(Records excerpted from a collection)
┄┄┄┄┄┄┄┄┄┄┄┄┄┄┄┄┄┄┄┄

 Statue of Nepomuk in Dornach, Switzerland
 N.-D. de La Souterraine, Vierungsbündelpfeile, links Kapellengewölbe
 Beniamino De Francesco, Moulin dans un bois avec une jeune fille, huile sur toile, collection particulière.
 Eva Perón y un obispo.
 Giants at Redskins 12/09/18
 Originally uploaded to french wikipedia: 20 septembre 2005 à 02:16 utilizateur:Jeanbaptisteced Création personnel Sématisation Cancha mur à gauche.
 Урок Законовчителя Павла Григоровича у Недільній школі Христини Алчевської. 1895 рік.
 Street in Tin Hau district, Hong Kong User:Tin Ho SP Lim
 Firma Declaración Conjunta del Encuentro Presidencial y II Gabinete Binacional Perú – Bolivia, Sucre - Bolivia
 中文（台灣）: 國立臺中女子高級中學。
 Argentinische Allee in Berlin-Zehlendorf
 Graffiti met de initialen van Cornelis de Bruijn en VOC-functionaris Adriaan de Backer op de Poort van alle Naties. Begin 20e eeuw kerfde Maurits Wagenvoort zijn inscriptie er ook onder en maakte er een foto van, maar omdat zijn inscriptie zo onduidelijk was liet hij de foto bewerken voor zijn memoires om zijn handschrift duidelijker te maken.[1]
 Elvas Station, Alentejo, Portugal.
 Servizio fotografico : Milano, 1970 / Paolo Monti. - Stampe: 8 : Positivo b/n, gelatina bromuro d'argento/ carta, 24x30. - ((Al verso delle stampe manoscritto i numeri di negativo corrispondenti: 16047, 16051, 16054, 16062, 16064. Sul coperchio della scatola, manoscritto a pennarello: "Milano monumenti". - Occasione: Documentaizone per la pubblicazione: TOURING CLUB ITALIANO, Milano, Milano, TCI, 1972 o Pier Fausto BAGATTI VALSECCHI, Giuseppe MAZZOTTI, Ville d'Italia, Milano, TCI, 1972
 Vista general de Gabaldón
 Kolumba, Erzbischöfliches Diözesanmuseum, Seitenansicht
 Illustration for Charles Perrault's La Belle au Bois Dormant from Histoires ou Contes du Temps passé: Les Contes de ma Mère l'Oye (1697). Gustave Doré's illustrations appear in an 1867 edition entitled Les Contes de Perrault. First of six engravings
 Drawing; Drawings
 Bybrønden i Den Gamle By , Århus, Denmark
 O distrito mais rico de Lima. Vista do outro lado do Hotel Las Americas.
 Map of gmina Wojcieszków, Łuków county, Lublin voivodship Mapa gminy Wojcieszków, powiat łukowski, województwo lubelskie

┄┄┄┄┄┄┄┄┄┄┄┄┄┄┄┄┄┄┄┄

> [TO DO]
In the records, locate each line holding the string "Vista" and copy it.

> [RESULT OF THE EXERCISE]
 Vista general de Gabaldón
 O distrito mais rico de Lima. Vista do outro lado do Hotel Las Americas.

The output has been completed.